0

My Windows 10 Home laptop wakes up (I prefer sleep, instead of shutdown, when I am away from my computer) a few times every day on its own though I disable "wake timers" and do my best to prevent this. The fan and hard disk often wake me up in the morning. So, every few months, I get frustrated and try again to fix this (e.g., I have tried this, and have even called Microsoft and followed their advice), but never succeed.

So, is this normal?

I.e., if I buy a brand new Windows 10 Home laptop today and disable "wake timers", is it still likely to wake itself up more than 100 times over the next year?

EDIT: I am hoping that someone who has a few Windows 10 Home PCs using sleep could testify that sleep works fine. You can search for "Power-Troubleshooter" in Event Viewer to see when you have woken. My example snip is below (by the way, the latest 11:05:36 was intentional, but the prior 08:20:10 was not; though not in this snip, all show "Unknown" when I scroll to the "Wake Source" field).

enter image description here

bobuhito
  • 653

3 Answers3

0

Step on will be figuring out what woke it up. Run the following in a command window, or in PowerShell

powercfg -lastwake

This will print out what triggered the wake event. Should give you a clue where to start.

Looking at what is 'armed' will only show once the wake event is set. It will not show when another service or task is planning to set one. Perhaps if you ran it immediately before you put it to sleep it may show something.

In any case, once you identify what is waking it (most likely it is something that one of the steps in the process you were following will stop).

In one of my cases it was the dreaded UpdateOrchestrator. In another it was 'wake on LAN', and the network was waking it up. In another it was the darn cat bumping the mouse or walking on the keyboard at night giving a USB wake event...

Good Luck, G^2

0

Do you have any LAN plugged in to your laptop...magic packets can wake up the PC. Try this : Open Device Manager > Network Adapters > Right click your LAN adapter eg. "Realtek PCIe FE Family Controller" > Properties> Advanced tab > Property: Wake on Magic Packet, in the dropdown change its value to Disabled

Elmo
  • 1,070
0

After updating to Windows version 1903 last week and then pausing updates, my computer finally sleeps in, hooray.
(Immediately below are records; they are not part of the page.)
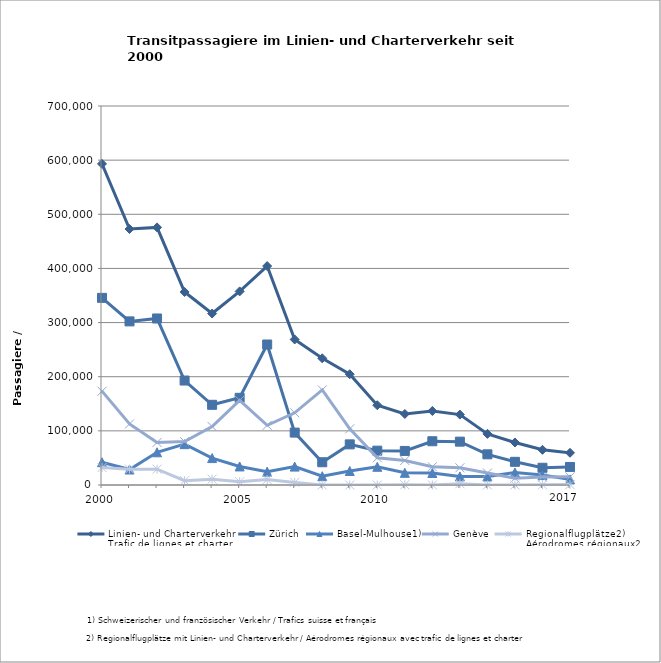
| Category | Linien- und Charterverkehr
Trafic de lignes et charter | Zürich | Basel-Mulhouse1) | Genève | Regionalflugplätze2)
Aérodromes régionaux2) |
|---|---|---|---|---|---|
| 2000.0 | 593150 | 345669 | 42086 | 173210 | 32185 |
| 2001.0 | 472787 | 302154 | 28588 | 112726 | 29319 |
| 2002.0 | 475794 | 307569 | 60403 | 78595 | 29227 |
| 2003.0 | 356524 | 192932 | 75431 | 80168 | 7993 |
| 2004.0 | 316684 | 148132 | 49728 | 108042 | 10782 |
| 2005.0 | 357580 | 161044 | 34282 | 156233 | 6021 |
| 2006.0 | 404358 | 259480 | 24623 | 110244 | 10011 |
| 2007.0 | 268811 | 96765 | 33970 | 133276 | 4800 |
| 2008.0 | 234025 | 42022 | 16318 | 175685 | 0 |
| 2009.0 | 204594 | 75041 | 25838 | 103715 | 0 |
| 2010.0 | 147311 | 63410 | 33634 | 50267 | 0 |
| 2011.0 | 131200 | 62892 | 22482 | 45349 | 477 |
| 2012.0 | 136688 | 80822 | 22206 | 33588 | 72 |
| 2013.0 | 130021 | 80060 | 15820 | 31794 | 2347 |
| 2014.0 | 94412 | 56654 | 15685 | 22020 | 53 |
| 2015.0 | 78525 | 42810 | 23143 | 12475 | 97 |
| 2016.0 | 65016 | 31828 | 18295 | 14589 | 304 |
| 2017.0 | 59503 | 33357 | 10267 | 15025 | 854 |

So, the answer to my question is yes, but only by pausing updates (which just became possible in version 1903 in May 2019). To confirm this, I unpaused updates yesterday and sure enough my computer woke itself up once despite disabled "wake timers". I still consider this ignoring of the "wake timers" setting a bug, but at least I can now pause updates before traveling to avoid the battery dying.

EDIT: Nevermind! After about a week, my computer started waking up on its own again (with updates still paused, or updates resumed, or paused after resuming to catch up, or...I've also unsuccessfully tried all the standard solutions since then). It's possible that this is someone else's fault (i.e., my computer's manufacturer, Hewlett Packard), but I believe that waking is Microsoft's intentional decision for the security/updating benefit. If so, I wish Microsoft would be more transparent about this!